Of the four types of MBeans we'll choose the simplest one, namely Standard MBean. To create a Standard-MBean we just have to write a getter function for readable attributes, a setter procedure for writable attributes. All in JavaBeans convention, which apart from other details wants us to prefix get and set to our attributes name, for creating our methods. So our methods for attributes are,

public Double getTemperature();

public void setTemperature(Double value);

A Standard-MBean mandates that any method which is not for an attribute is an Operation. Hence, here we need just one method for enabling or disabling the thermometer alarm. Let us club both this activity with one procedure with a boolean input and no output.

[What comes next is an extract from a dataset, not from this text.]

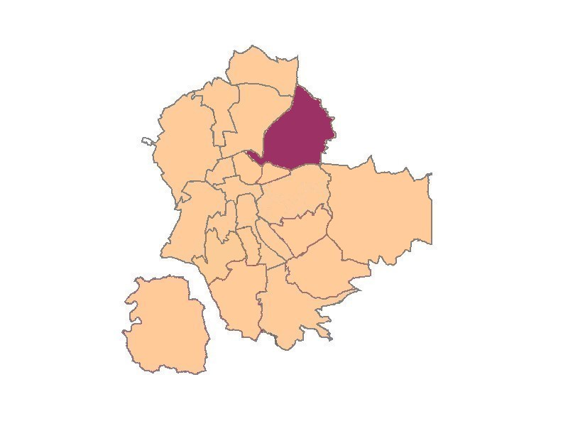 plan de saint-etienne quartier de Méons Le Soleil

public void enableAlarm(Boolean isEnabled);

So, our MBean interface till now is,

public interface ThermometerMBean {

   public Double getTemperature();

   public void setTemperature(Double value);

   public void enableAlarm(Boolean isEnabled);

}

And our MBean class itself would be,

public class Thermometer implements ThermometerMBean {

   public Double getTemperature() {

       //Implementation   

   }

   public void setTemperature(Double value) {

       //Implementation   

   }

   public void enableAlarm(Boolean isEnabled) {

       //Implementation   

   }

}

A MBean server is not interested in the class for its information needs, it only looks for an interface (if not in this class, in any of its ancestors), which has the same name as the class, but with MBean as suffix. So, it is the ThermometerMBean that is our thermometer's window to the JMX world.

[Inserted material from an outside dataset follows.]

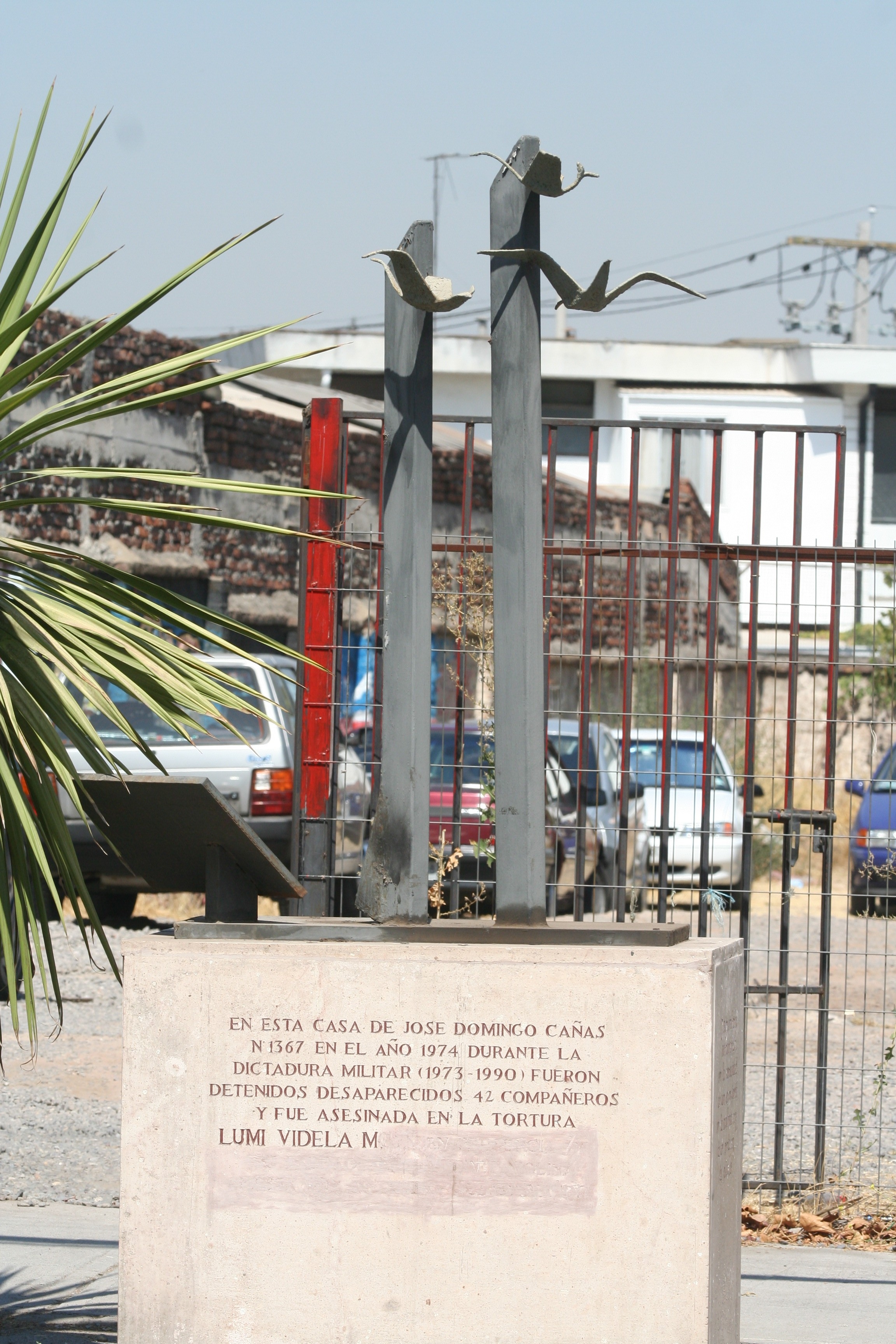 Memorial conmemorativo de la violación de los DDHH en Chile durante el régimen de Pinochet

Our MBean: Notifications & Constructors

The Notifications emitted by the thermometer are exposed by the NotificationBroadcaster interface that we have to implement in the above MBean class that we wrote. Thus we have to implement the following three methods for adding and removing Swing-style event listeners. The getNotificationInfo method is to aid the remote managing applications to know the list of Notifications that is available for listening.

public void addNotificationListener(NotificationListener listener,

   NotificationFilter filter, java.lang.Object handback);

public MBeanNotificationInfo[] getNotificationInfo();

public void removeNotificationListener(NotificationListener listener); 

One more thing we have to do is, to ensure that the class has a public constructor (with any number of arguments, or none). This is manadatory requirement of an MBean, for being instantiated by the remote managing applications. So, the full MBean would be,

public class Thermometer implements ThermometerMBean, NotificationBroadcaster {

  

   //The mandatory public constructor

   public Thermometer() {

       //Implementation   

   }

  

   //The getter for the Temperature attribute

   public Double getTemperature() {

       //Implementation   

   }

   //The setter for the Temperature attribute

   public void setTemperature(Double value) {

       //Implementation   

   }

   //The Operation to enable/disable the alarm

   public void enableAlarm(Boolean isEnabled) {

       //Implementation   

   }

   //Adds a listener to a registered MBean - NotificationBroadcaster.

   public void addNotificationListener(NotificationListener listener,

       NotificationFilter filter, java.lang.Object handback) {

       //Implementation   

   }

   //Returns a NotificationInfo object contaning the name of the Java class of the

   //notification and the notification types sent - NotificationBroadcaster.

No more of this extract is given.